> [Your instructions]: Return the records below exactly; pictures stay out.

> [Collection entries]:
------

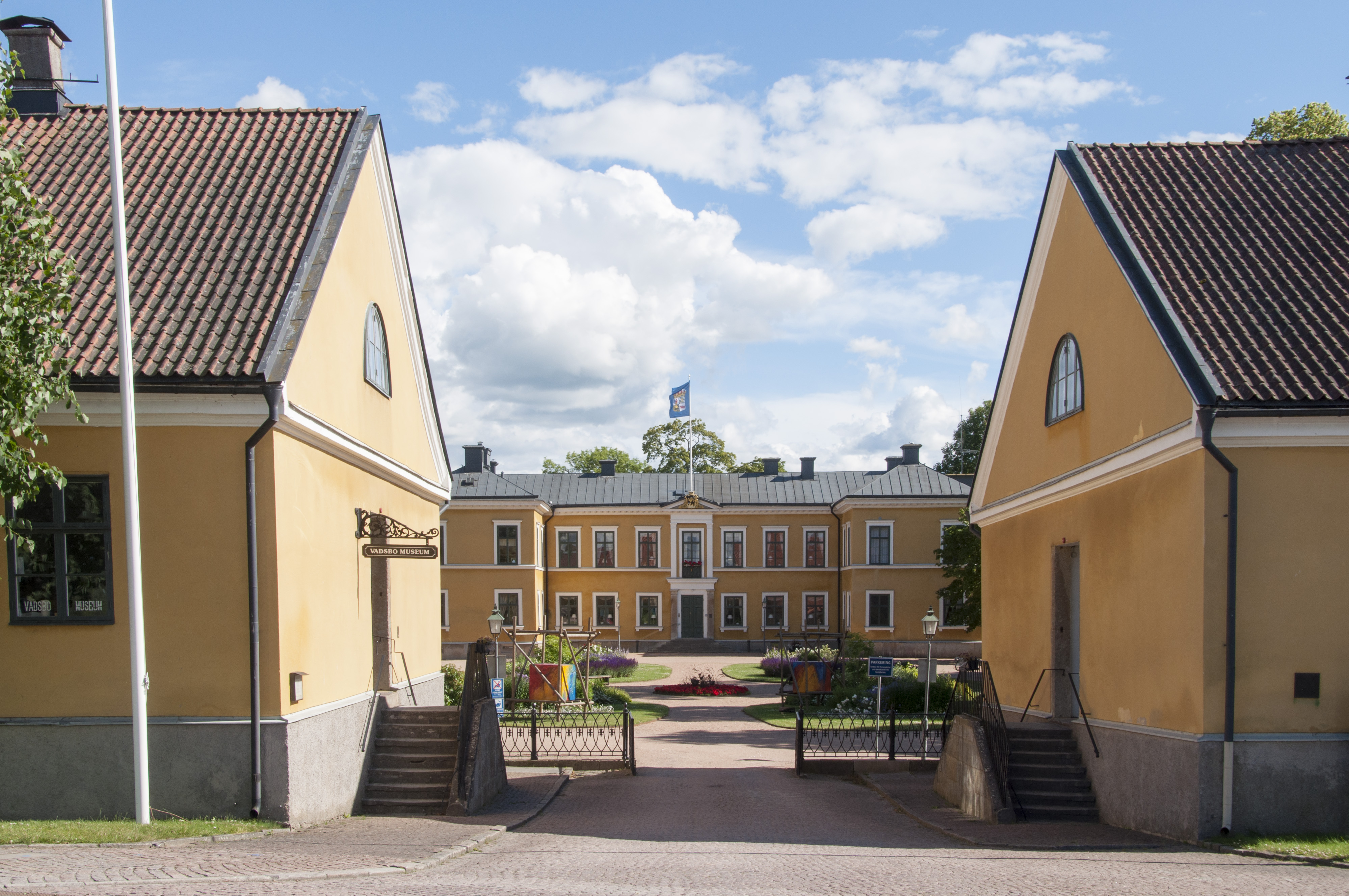 Marieholms slott, Mariestad
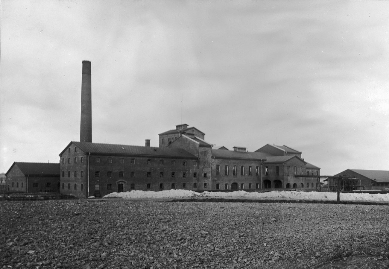 B17482. Svedala Sockerfabrik. Fotografiet är skänkt till Tekniska museet från Svenska Turistföreningen.
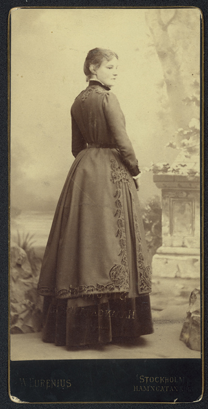 Kabinettsfotografi. Porträtt av kvinna iklädd reformdräkt. Kroppen sedd snett bakifrån, ansiktet i halvprofil. Ateljébild.
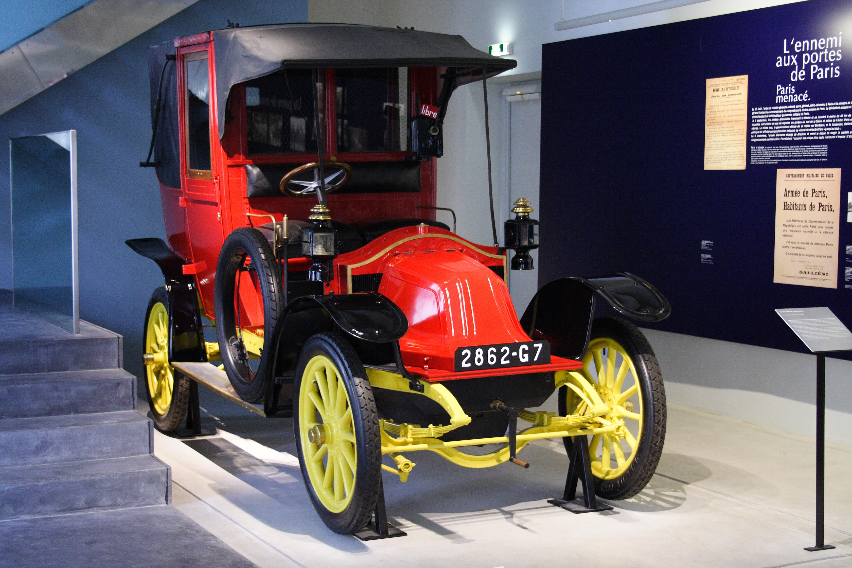 Taxi Renault G7 "Taxi of Marne"(Musée de l'armée, Paris, France)
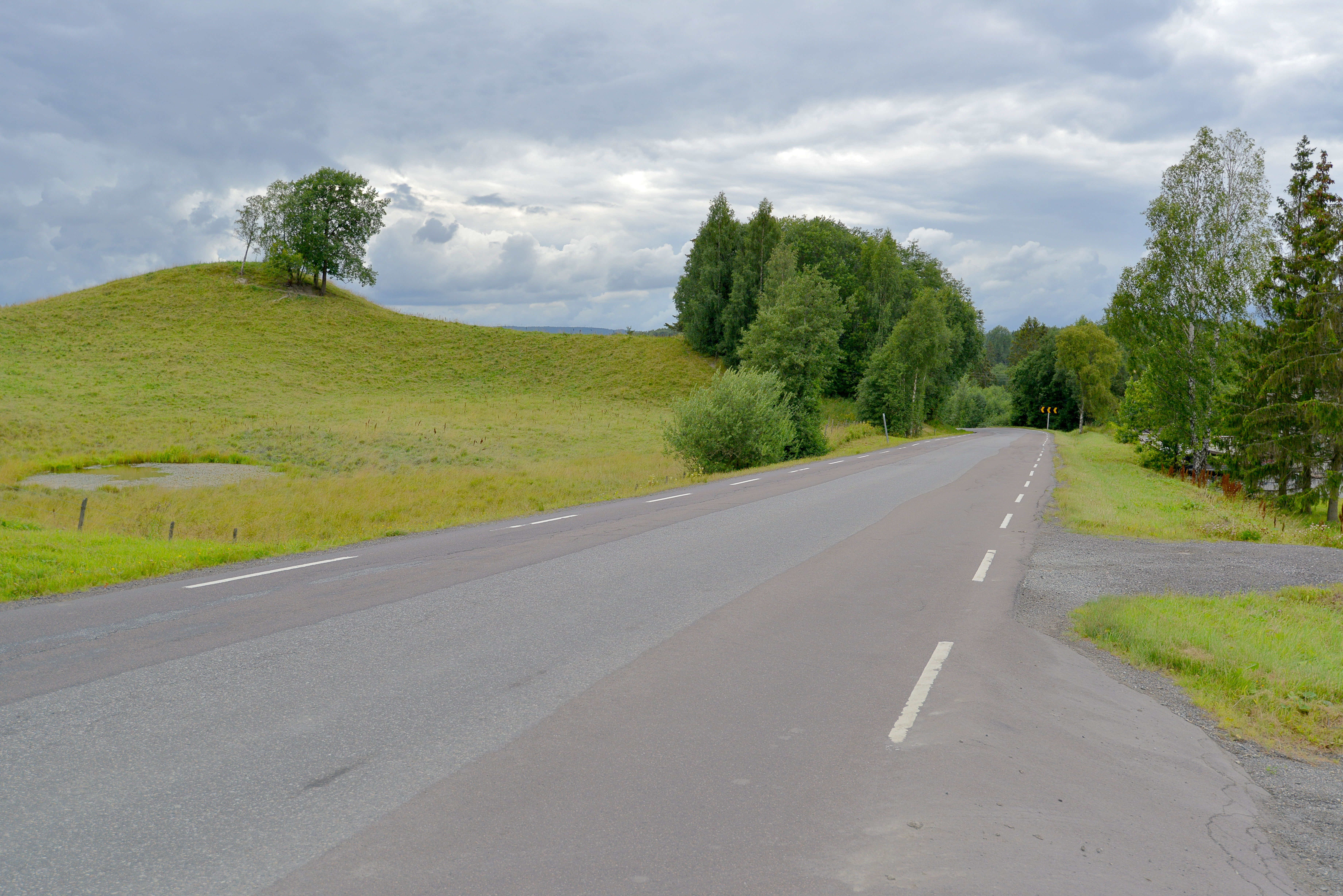 Fylkesvei 455 i Ullensaker
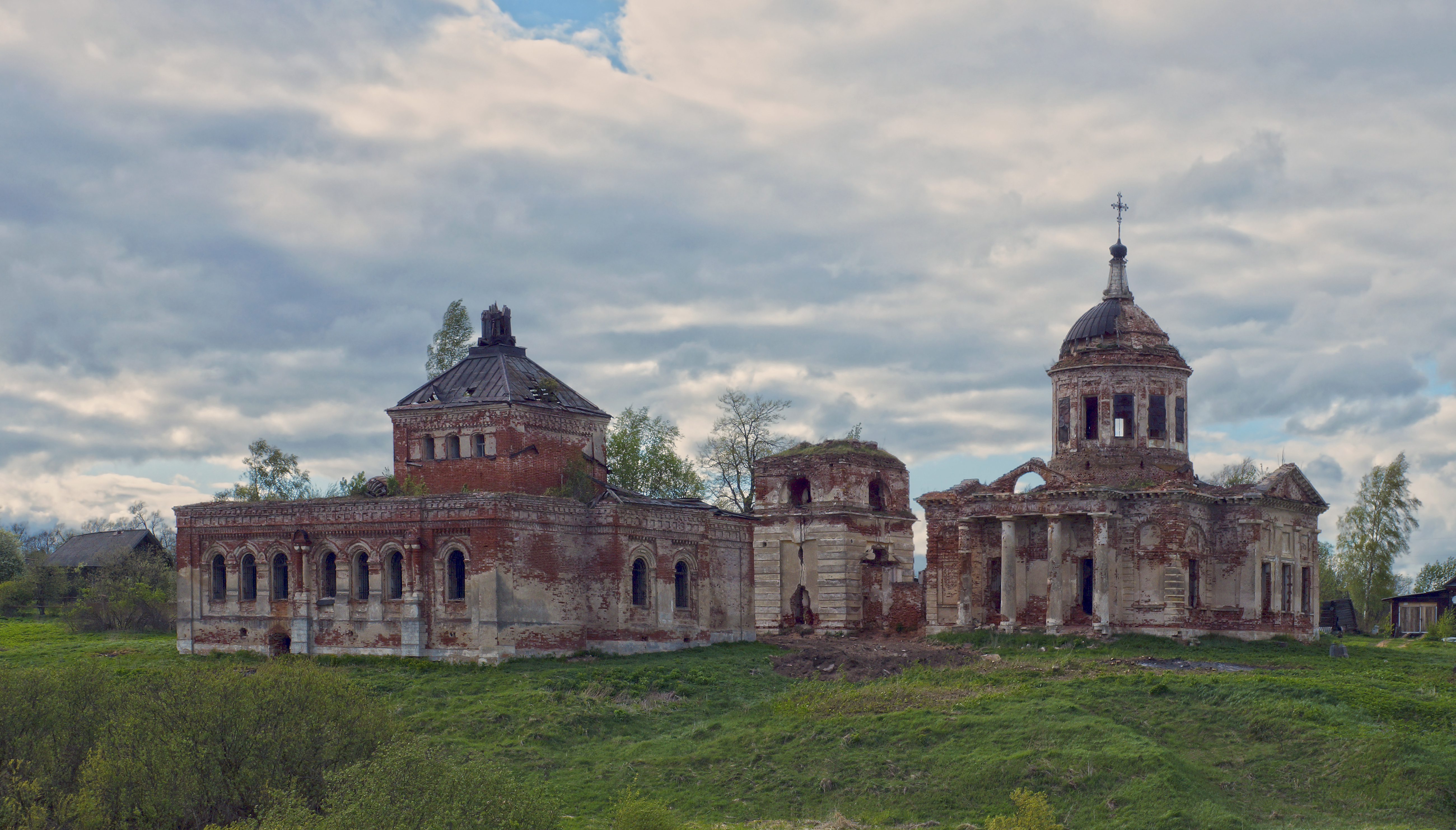 Храмовый комплекс: Кунгалово, Торжокский район, Тверская область
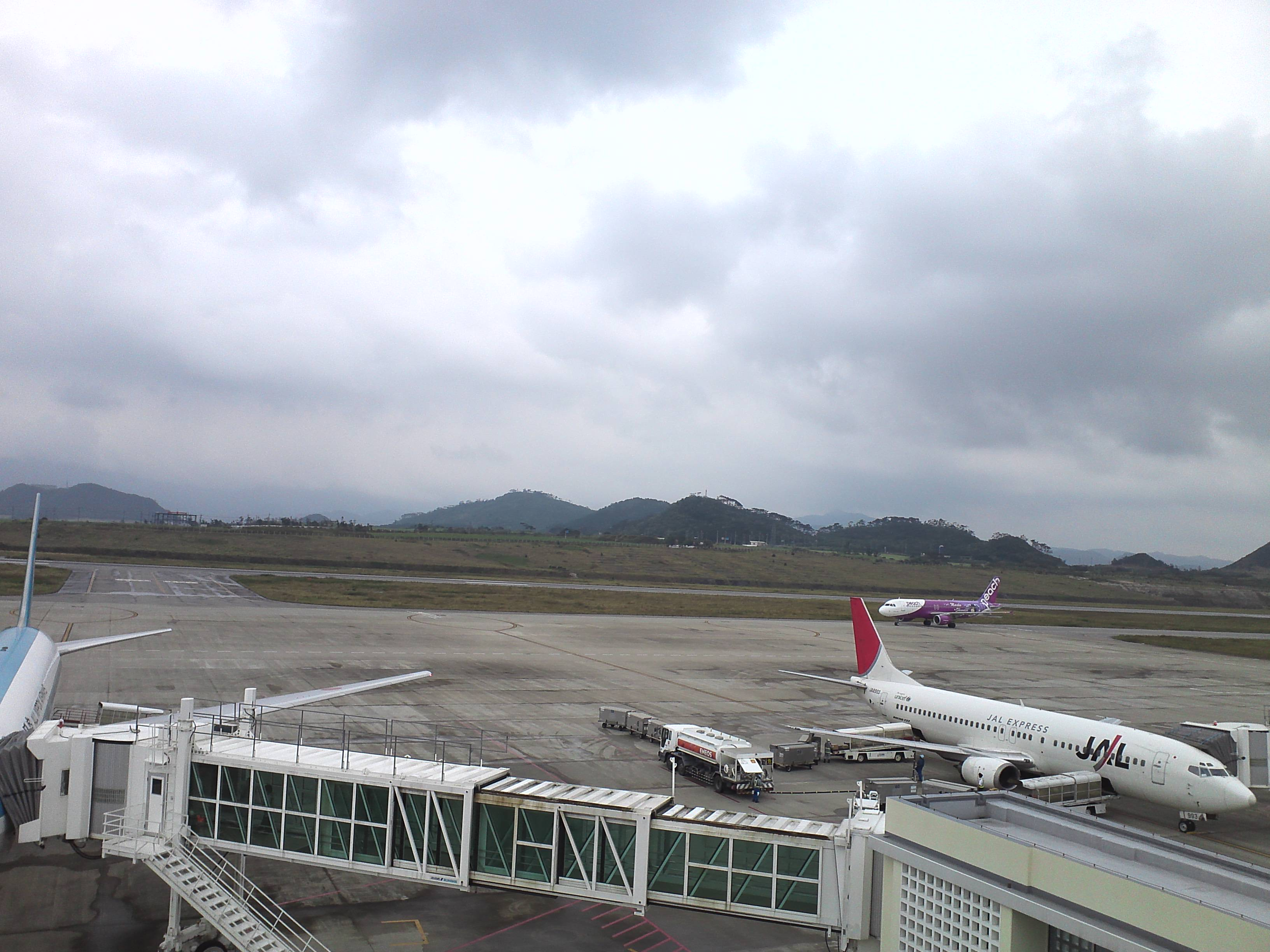 新石垣空港エプロン
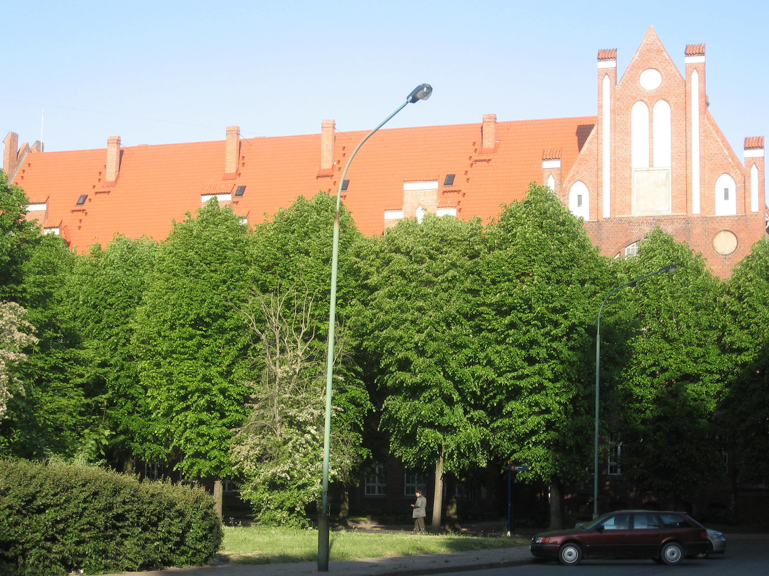 Pedagogikos fakultetas
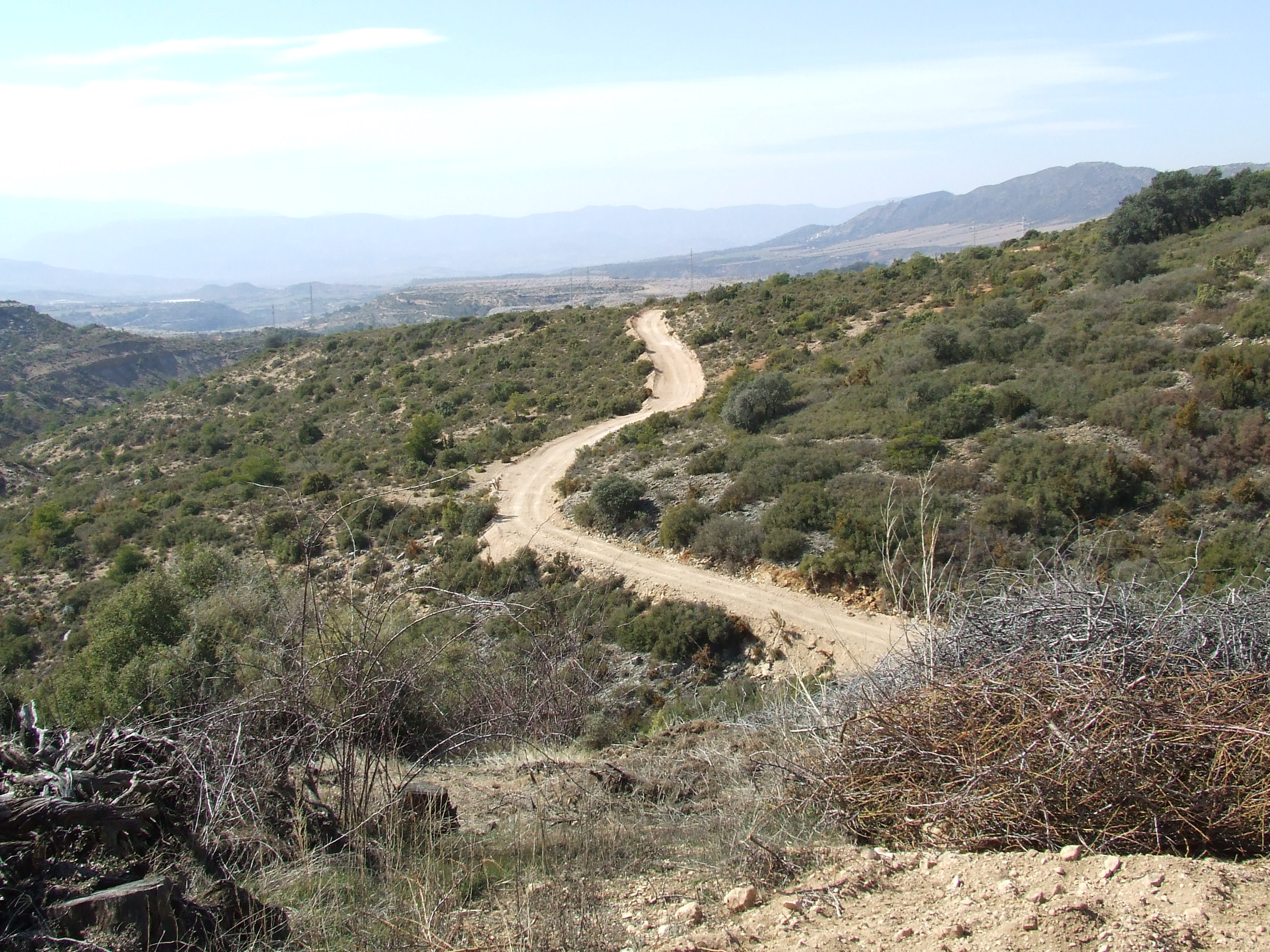 El Camí dels Planells (Abella de la Conca, Pallars Jussà)
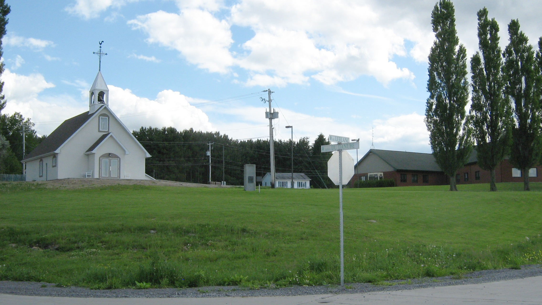 Village abénaquis de Wôlinak, située dans la province de Québec, au Canada
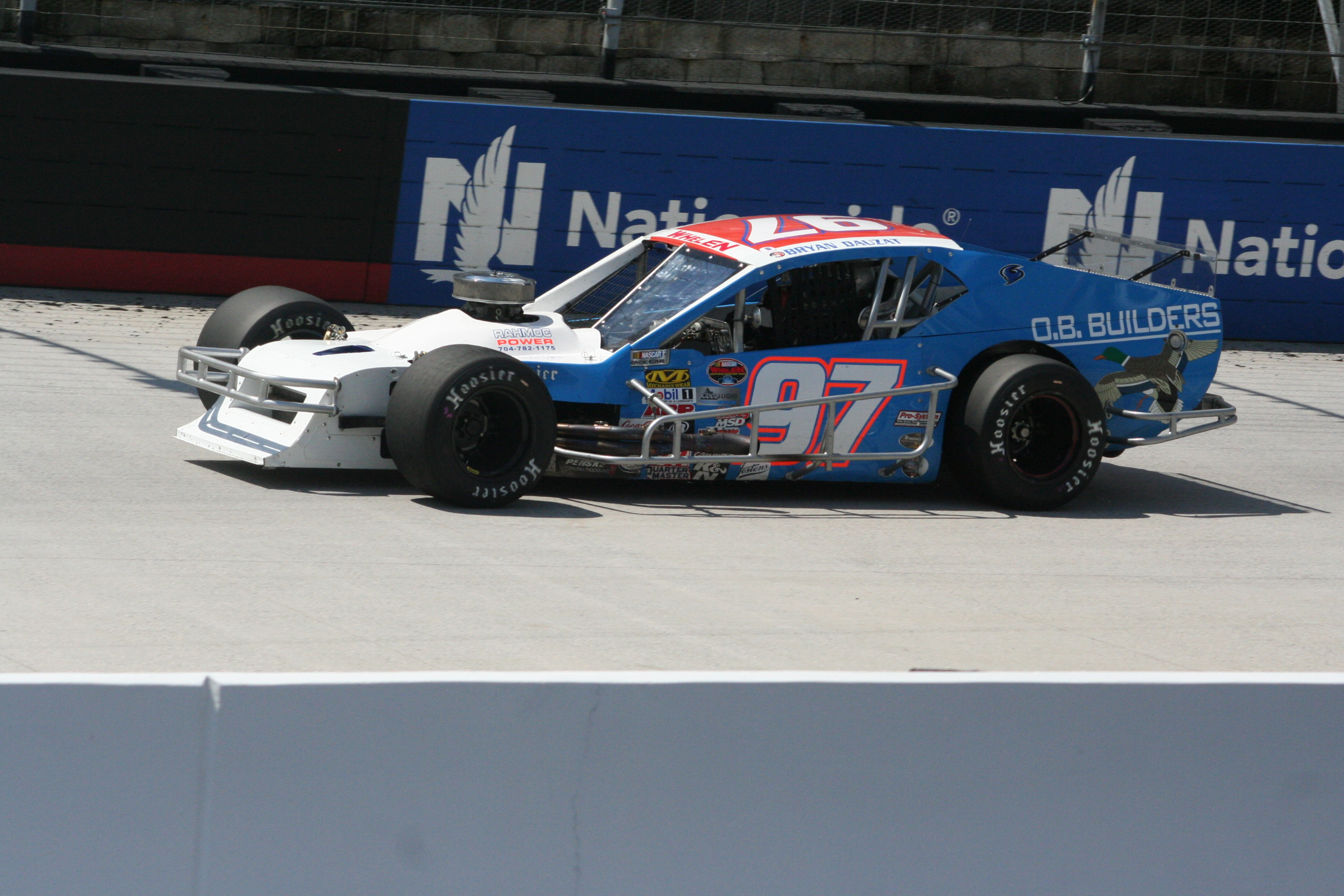 Bryan Dauzat

------

> [Solved exercise]:
 Marieholms slott, Mariestad
 B17482. Svedala Sockerfabrik. Fotografiet är skänkt till Tekniska museet från Svenska Turistföreningen.
 Kabinettsfotografi. Porträtt av kvinna iklädd reformdräkt. Kroppen sedd snett bakifrån, ansiktet i halvprofil. Ateljébild.
 Taxi Renault G7 "Taxi of Marne"(Musée de l'armée, Paris, France)
 Fylkesvei 455 i Ullensaker
 Храмовый комплекс: Кунгалово, Торжокский район, Тверская область
 新石垣空港エプロン
 Pedagogikos fakultetas
 El Camí dels Planells (Abella de la Conca, Pallars Jussà)
 Village abénaquis de Wôlinak, située dans la province de Québec, au Canada
 Bryan Dauzat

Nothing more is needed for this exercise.